S.T pulls into a deserted parking lot and Melody looks around at our dilapidated surroundings anxiously,
“This isn’t our destination, is it?” When no one replies she gulps nervously, “It, ah, doesn’t look very safe.”
I fix a light-hearted smile on my face and turn to face her, “That’s why we have Samuel and Julian. No one would dare mess with them!”
For any outsider observing our little group would have no clue that the most dangerous person in it was the small, delicate looking girl.
And that’s just how I like it.
As we all pile out, I glance at Julian with apprehension; he’s been very quiet since we meet S.T, and I have no idea why. It’s worrisome.
I know he doesn’t trust me, and I sure as heck don’t trust him. I wish I knew what was going on in his head, but his face is unreadable. Is he making a plan to betray me, or is he just following along to gain information and then betray me? Whatever he’s planning, or thinking, I must always be on guard and ready for whatever he throws at me.
All this runs through my head as S.T leads the way to an old abandoned building next to the parking lot. The entrance into the underground is not all that different to the entrance to hell, back in Australia. It makes me expect the same type of establishment--but once inside, I can tell it’s nearly the complete opposite.
Instead of a den of iniquity, it looks to be more of a refugee camp. Many people crowd in the open space, and, through some open doors, I see what looks like makeshift homes all shoved into one room, to make space for others.
S.T traverses through the crowed hallways with ease until we come upon a much larger and (to my utter relief) emptier room.
“This is the revolutionaries’ headquarters, where Mar—where the royal ladies and the higher officials live. I’ll introduce you to a few people, then, if you don’t mind, I’d like to catch up with ‘Amelia’,” he chuckles apparently amused at my fake name, when in reality expertly hiding the fact that he’s not sure what to call me. “It’s been a while, you understand.”
Melody smiles understandingly before Julian can interject. I smile inside as I see her hand on his arm, clearly holding him back from expressing his negative opinion.

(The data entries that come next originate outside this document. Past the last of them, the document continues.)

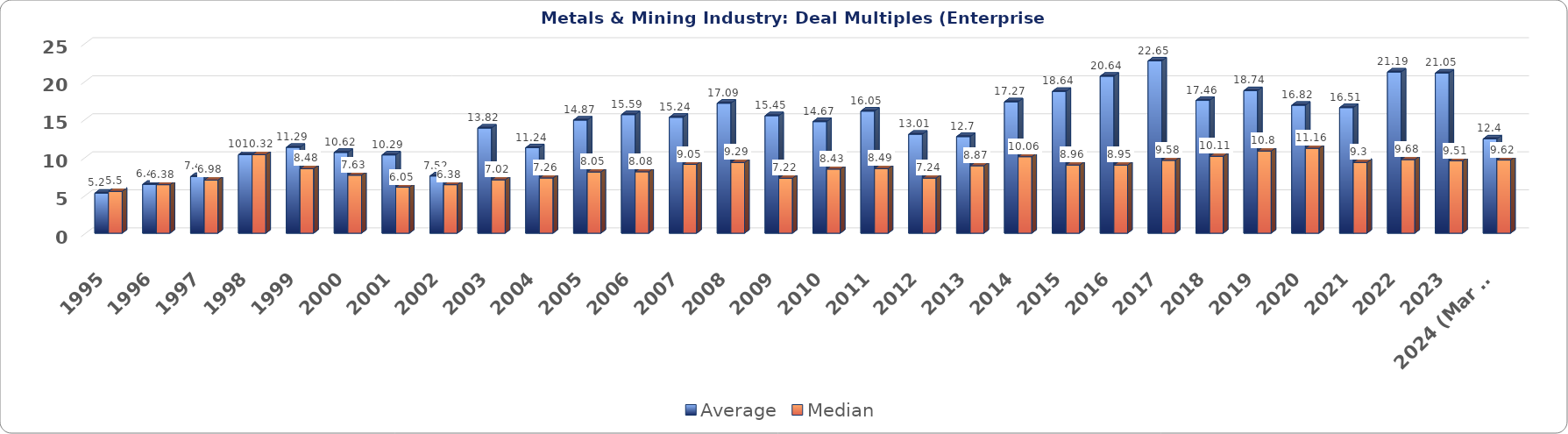
| Category | Average | Median |
|---|---|---|
| 1995 | 5.26 | 5.5 |
| 1996 | 6.42 | 6.38 |
| 1997 | 7.45 | 6.98 |
| 1998 | 10.32 | 10.32 |
| 1999 | 11.29 | 8.48 |
| 2000 | 10.62 | 7.63 |
| 2001 | 10.29 | 6.05 |
| 2002 | 7.52 | 6.38 |
| 2003 | 13.82 | 7.02 |
| 2004 | 11.24 | 7.26 |
| 2005 | 14.87 | 8.05 |
| 2006 | 15.59 | 8.08 |
| 2007 | 15.24 | 9.05 |
| 2008 | 17.09 | 9.29 |
| 2009 | 15.45 | 7.22 |
| 2010 | 14.67 | 8.43 |
| 2011 | 16.05 | 8.49 |
| 2012 | 13.01 | 7.24 |
| 2013 | 12.7 | 8.87 |
| 2014 | 17.27 | 10.06 |
| 2015 | 18.64 | 8.96 |
| 2016 | 20.64 | 8.95 |
| 2017 | 22.65 | 9.58 |
| 2018 | 17.46 | 10.11 |
| 2019 | 18.74 | 10.8 |
| 2020 | 16.82 | 11.16 |
| 2021 | 16.51 | 9.3 |
| 2022 | 21.19 | 9.68 |
| 2023 | 21.05 | 9.51 |
| 2024 (Mar 31) | 12.4 | 9.62 |

I wait while S.T gets Melody and Julian settled, and survey the rest of the room interestedly. Most wear tattered clothes, and look to have done hard work for a living, but I can still see the arrogance and confidence that nobles are born with. A few are more lavishly clothed, and seem to be leading an easier life then the rest—but I see no envious or resentful looks cast their way. In fact, they seem to look up to them with respect and admiration. I will have to ask S.T about the reason for that later.

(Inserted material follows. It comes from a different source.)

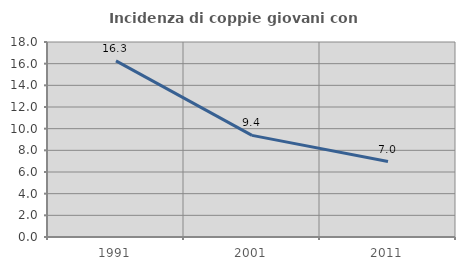
| Category | Incidenza di coppie giovani con figli |
|---|---|
| 1991.0 | 16.254 |
| 2001.0 | 9.38 |
| 2011.0 | 6.96 |

S.T leaves Melody and Julian with a group of people and leads me into a small private room. He locks the door before taking a small handheld gadget out of this pocket, and sweeping the area for electronic bugs.
“All clear.” He turns to me putting the sweeper away into his jacket pocket. “It’s safe to talk in here.”
He motions me towards the table and chairs in the middle of the otherwise empty room and we sit face to face.
He sighs and leans his elbows on the table with a small smile, “It’s been ages Princess. How have you been?”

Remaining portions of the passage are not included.